Specialty Hospitals. Our specialty hospital
net operating revenues increased by 4.7% to
$1,557.8 million for the year ended December 31, 2009
compared to $1,488.4 million for the year ended
December 31, 2008. For the year ended December 31,
2009, the hospitals opened in 2008 and 2009 increased net
operating revenues by $58.8 million from the prior year and
the hospitals acquired in 2008 and 2009 increased net operating
revenues by $14.0 million from the prior year. These
increases were offset partially by the loss of revenues from
hospitals that closed during 2008 and 2009, which accounted for
$20.4 million of the difference in net operating revenues
between the year ended December 31, 2008 and
December 31, 2009. Net operating revenues for the specialty
hospitals opened as of January 1, 2008 and operated by us
throughout both periods increased by $17.0 million to
$1,449.0 million for the year ended December 31, 2009,
compared to $1,432.1 million for the year ended
December 31, 2008. Our patient days for these same store
hospitals decreased 2.1%, which was attributable to a decline in
our Medicare patient days. The occupancy percentage in our same
store hospitals decreased to 69% for the year ended
December 31, 2009 from 70% for the year ended
December 31, 2008. The effect on net operating revenues
from the decrease in patient days was offset by an increase in
our average net revenue per patient day. Our average net revenue
per patient day in our same store hospitals increased 3.2% to
$1,506 for the year ended December 31, 2009 from $1,459 for
the year ended December 31, 2008. This increase in net
revenue per patient day was primarily the result of an increase
in the Medicare base rate used to determine our discharge based
payments and an increase in the case mix index of our patients
which adjusts the base rate to compensate us for differences in
the severity of the cases we treat.
Outpatient Rehabilitation. Our outpatient
rehabilitation net operating revenues increased 2.6% to
$681.9 million for the year ended December 31, 2009
compared to $664.8 million for the year ended
December 31, 2008. The increase in our outpatient
rehabilitation net operating revenues is due to an increase in
contracted services based revenue resulting from new business,
offset by a reduction in the net operating revenues generated by
our outpatient rehabilitation clinics. The number of patient
visits in our outpatient rehabilitation clinics decreased 0.7%
for the year ended December 31, 2009 to 4,502,049 visits
compared to 4,533,727 visits for the year ended
December 31, 2008. The decline in visits, which principally
occurred during the first quarter of 2009, was the result of
various factors in numerous locations where we operate,
including staffing shortages and increased competition. Net
revenue per visit in our clinics was $102 for both the year
ended December 31, 2009 and 2008.
Operating
Expenses
Our operating expenses increased by $47.9 million to
$1,933.1 million for the year ended December 31, 2009
compared to $1,885.2 million for the year ended
December 31, 2008. The principal component of this increase
were compensation costs of $22.0 million that we incurred
in connection with our initial public offering of common stock.

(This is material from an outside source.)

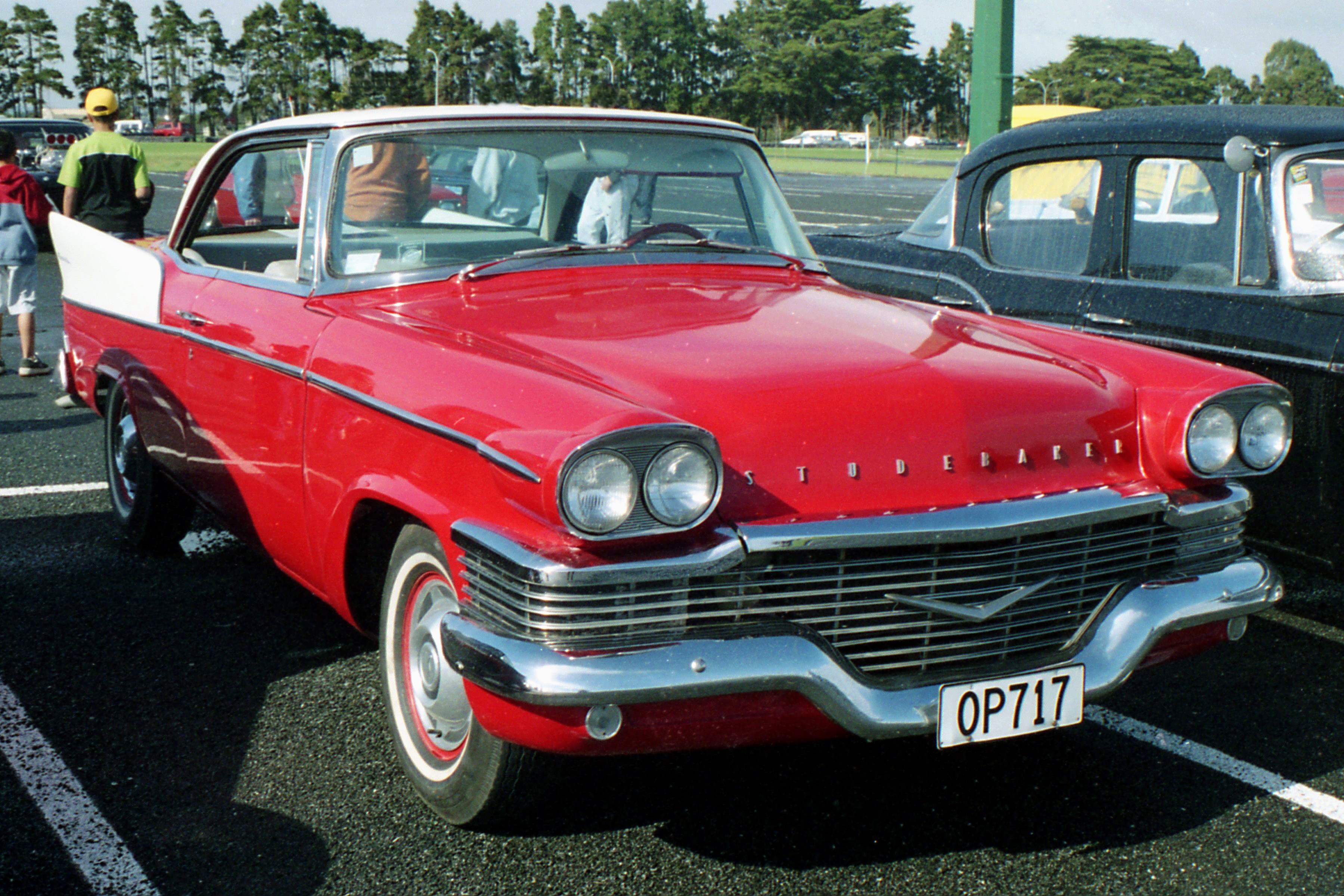 1958 Studerbaker

Our operating expenses include our cost of services, general and
administrative expense and bad debt
68
expense. As a percentage of our net operating revenues, our
operating expenses were 86.3% for the year ended
December 31, 2009 compared to 87.6% for the year ended
December 31, 2008. Our cost of services, a major component
of which is labor expense, were $1,819.8 million for the
year ended December 31, 2009 compared to
$1,791.8 million for the year ended December 31, 2008.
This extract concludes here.